Setting | Description --- | --- root_retain | A PostgreSQL INTERVAL of how long in days to keep data in the root table before moving it to one of the child partitions. Smallest granularity is one day. Default: 3 months. part_period | A PostgreSQL INTERVAL dictating the period of time each partition should represent. The smallest granularity is one day. Default: 1 month. lts_threshold | A PostgreSQL INTERVAL outlining how long data should reside within tier partitions before being moved to long term storage. Default: 2 years. part_tablespace | Which tablespace should new partitions inhabit? This is in the case tab_tier is used as a pseudo-archival system where a slower tier of storage is used for older partitioned data. Default: pg_default.

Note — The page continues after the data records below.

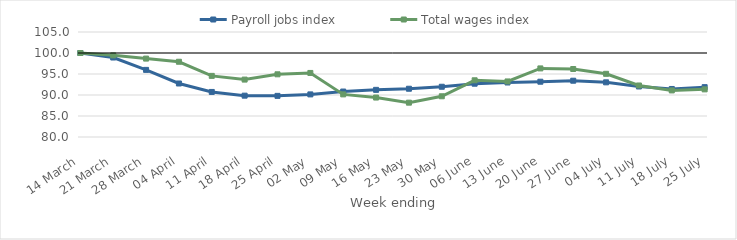
| Category | Payroll jobs index | Total wages index |
|---|---|---|
| 2020-03-14 | 100 | 100 |
| 2020-03-21 | 98.921 | 99.436 |
| 2020-03-28 | 95.981 | 98.668 |
| 2020-04-04 | 92.741 | 97.916 |
| 2020-04-11 | 90.729 | 94.554 |
| 2020-04-18 | 89.842 | 93.669 |
| 2020-04-25 | 89.792 | 94.927 |
| 2020-05-02 | 90.143 | 95.252 |
| 2020-05-09 | 90.826 | 90.146 |
| 2020-05-16 | 91.224 | 89.392 |
| 2020-05-23 | 91.488 | 88.174 |
| 2020-05-30 | 91.964 | 89.696 |
| 2020-06-06 | 92.689 | 93.502 |
| 2020-06-13 | 92.979 | 93.227 |
| 2020-06-20 | 93.164 | 96.331 |
| 2020-06-27 | 93.402 | 96.19 |
| 2020-07-04 | 93.016 | 95.044 |
| 2020-07-11 | 92.028 | 92.267 |
| 2020-07-18 | 91.435 | 91.087 |
| 2020-07-25 | 91.868 | 91.342 |
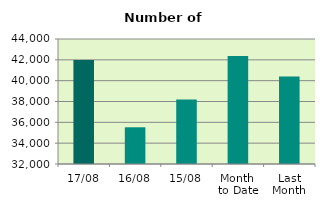
| Category | Series 0 |
|---|---|
| 17/08 | 41978 |
| 16/08 | 35524 |
| 15/08 | 38196 |
| Month 
to Date | 42375.692 |
| Last
Month | 40410.857 |
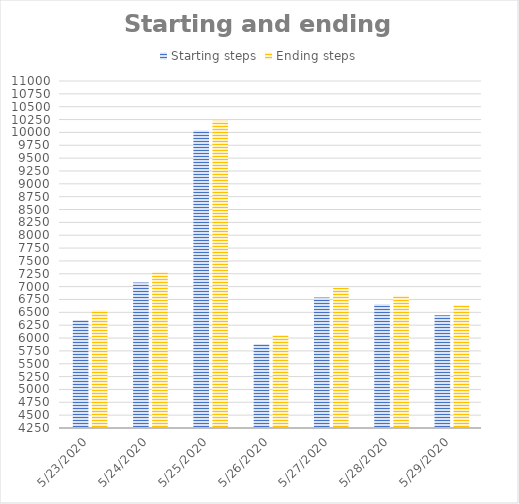
| Category | Starting steps | Ending steps |
|---|---|---|
| 5/23/20 | 6352 | 6540 |
| 5/24/20 | 7079 | 7279 |
| 5/25/20 | 10038 | 10228 |
| 5/26/20 | 5886 | 6060 |
| 5/27/20 | 6789 | 6972 |
| 5/28/20 | 6657 | 6823 |
| 5/29/20 | 6442 | 6645 |
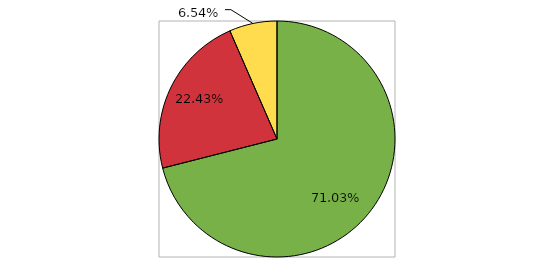
| Category | Series 0 |
|---|---|
| 0 | 0.71 |
| 1 | 0.224 |
| 2 | 0.065 |
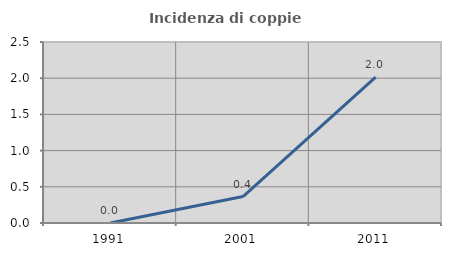
| Category | Incidenza di coppie miste |
|---|---|
| 1991.0 | 0 |
| 2001.0 | 0.365 |
| 2011.0 | 2.013 |
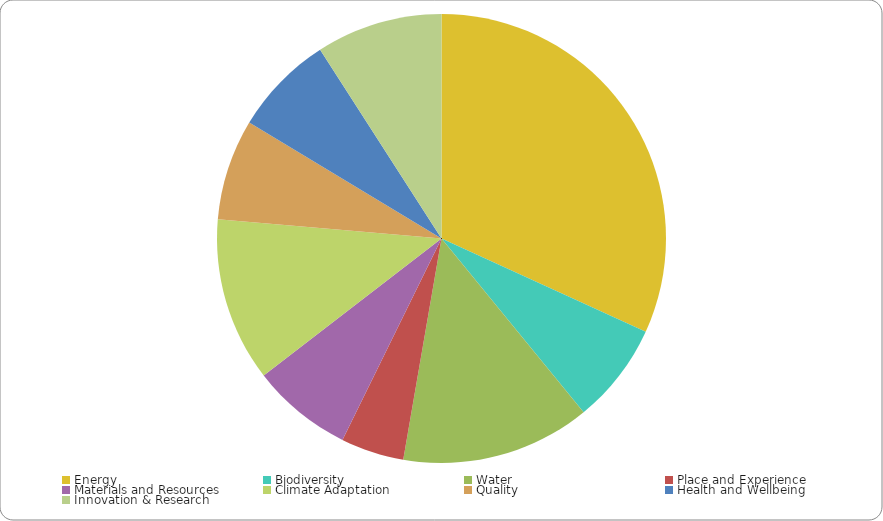
| Category | Series 0 |
|---|---|
| Energy | 0.35 |
| Biodiversity | 0.08 |
| Water  | 0.15 |
| Place and Experience | 0.05 |
| Materials and Resources | 0.08 |
| Climate Adaptation | 0.13 |
| Quality | 0.08 |
| Health and Wellbeing | 0.08 |
| Innovation & Research | 0.1 |
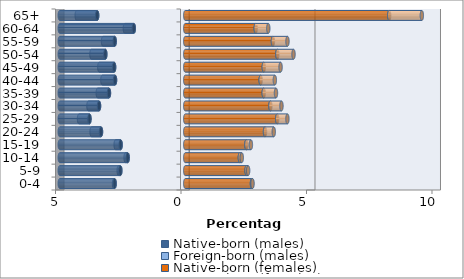
| Category | Native-born (males) | Foreign-born (males) | Native-born (females) | Foreign-born (females) |
|---|---|---|---|---|
| 0-4 | -2.814 | -0.025 | 2.656 | 0.024 |
| 5-9 | -2.586 | -0.065 | 2.444 | 0.062 |
| 10-14 | -2.294 | -0.083 | 2.175 | 0.077 |
| 15-19 | -2.574 | -0.199 | 2.434 | 0.182 |
| 20-24 | -3.357 | -0.374 | 3.178 | 0.349 |
| 25-29 | -3.816 | -0.416 | 3.663 | 0.407 |
| 30-34 | -3.435 | -0.422 | 3.393 | 0.44 |
| 35-39 | -3.04 | -0.446 | 3.126 | 0.489 |
| 40-44 | -2.797 | -0.504 | 3.005 | 0.564 |
| 45-49 | -2.834 | -0.591 | 3.128 | 0.669 |
| 50-54 | -3.184 | -0.553 | 3.669 | 0.645 |
| 55-59 | -2.811 | -0.464 | 3.493 | 0.579 |
| 60-64 | -2.05 | -0.356 | 2.808 | 0.5 |
| 65+ | -3.509 | -0.815 | 8.126 | 1.3 |
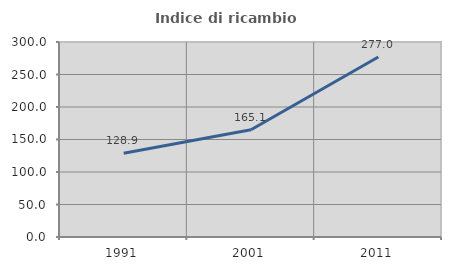
| Category | Indice di ricambio occupazionale  |
|---|---|
| 1991.0 | 128.889 |
| 2001.0 | 165.062 |
| 2011.0 | 276.971 |
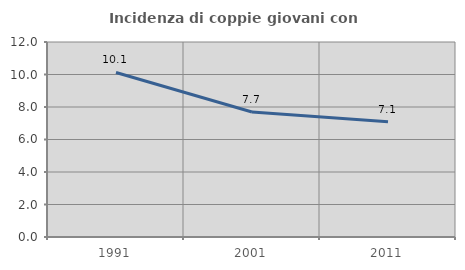
| Category | Incidenza di coppie giovani con figli |
|---|---|
| 1991.0 | 10.124 |
| 2001.0 | 7.692 |
| 2011.0 | 7.099 |

While these settings are globally defined for the extension, they can also be changed on an individual basis by setting the corresponding columns in the tier_root table for each registered root table. There are also some settings that apply only to tier_root and are listed below:

Setting | Description --- | --- tier_proc | This function will be called instead of migrate_tier_data when migrate_all_tiers is used. Since the function is specific to a root table, it does not accept parameters. This may change in the future to accommodate generic user-defined migration functions. lts_target | Must be set for archive_tier to work. This should either be a local table, or a foreign table located in a long term storage archival instance. Archived data will be moved to this location when archive_tier is called. Please see documentation on creating foreign tables for more information.

Tables

The tab_tier extension has a few tables that provide information about its operation and configuration. These tables include:

Setting | Description --- | --- tier_config | Contains all global settings for the module. Modify these with the set_tier_config function. tier_root | A table that tracks all registered root tables that should be managed by tab_tier. Partitions will be based on entries here, and configuration overrides can also be changed in this table. tier_part | Lists each known partition and its parent root table. Also included are the beginning and ending constraints used to help the PostgreSQL query planner. This information makes it easy to determine the boundaries of each partition without examining each individually.

Security

Due to its low-level operation, tab_tier works best when executed by a database superuser. However, we understand this is undesirable in many cases. Certain tab_tier capabilities can be assigned to other users by granting access to tab_tier_role. For example:

GRANT tab_tier_role TO some_user;

As with all grants, access can be removed via REVOKE.

Build Instructions

To build it, just do this:

cd tab_tier
make
sudo make install

If you encounter an error such as:

make: pg_config: Command not found

Be sure that you have pg_config installed and in your path. If you used a package management system such as RPM to install PostgreSQL, be sure that the -devel package is also installed. If necessary tell the build process where to find it:

export PG_CONFIG=/path/to/pg_config
make
sudo make install

And finally, if all that fails (and if you're on PostgreSQL 8.1 or lower, it likely will), copy the entire distribution directory to the contrib/ subdirectory of the PostgreSQL source tree and try it there without pg_config:

export NO_PGXS=1
make
make install

Dependencies

The tab_tier extension has no dependencies other than PostgreSQL.

Compatibility

This extension should work with Postgres 9.1 and above. If this is not the case, please inform us so we can make necessary corrections.

Copyright and License

Copyright (c) 2014 Peak6

Licensed under the Apache License, Version 2.0 (the "License"); you may not use this file except in compliance with the License. You may obtain a copy of the License at

http://www.apache.org/licenses/LICENSE-2.0

Unless required by applicable law or agreed to in writing, software distributed under the License is distributed on an "AS IS" BASIS, WITHOUT WARRANTIES OR CONDITIONS OF ANY KIND, either express or implied. See the License for the specific language governing permissions and limitations under the License.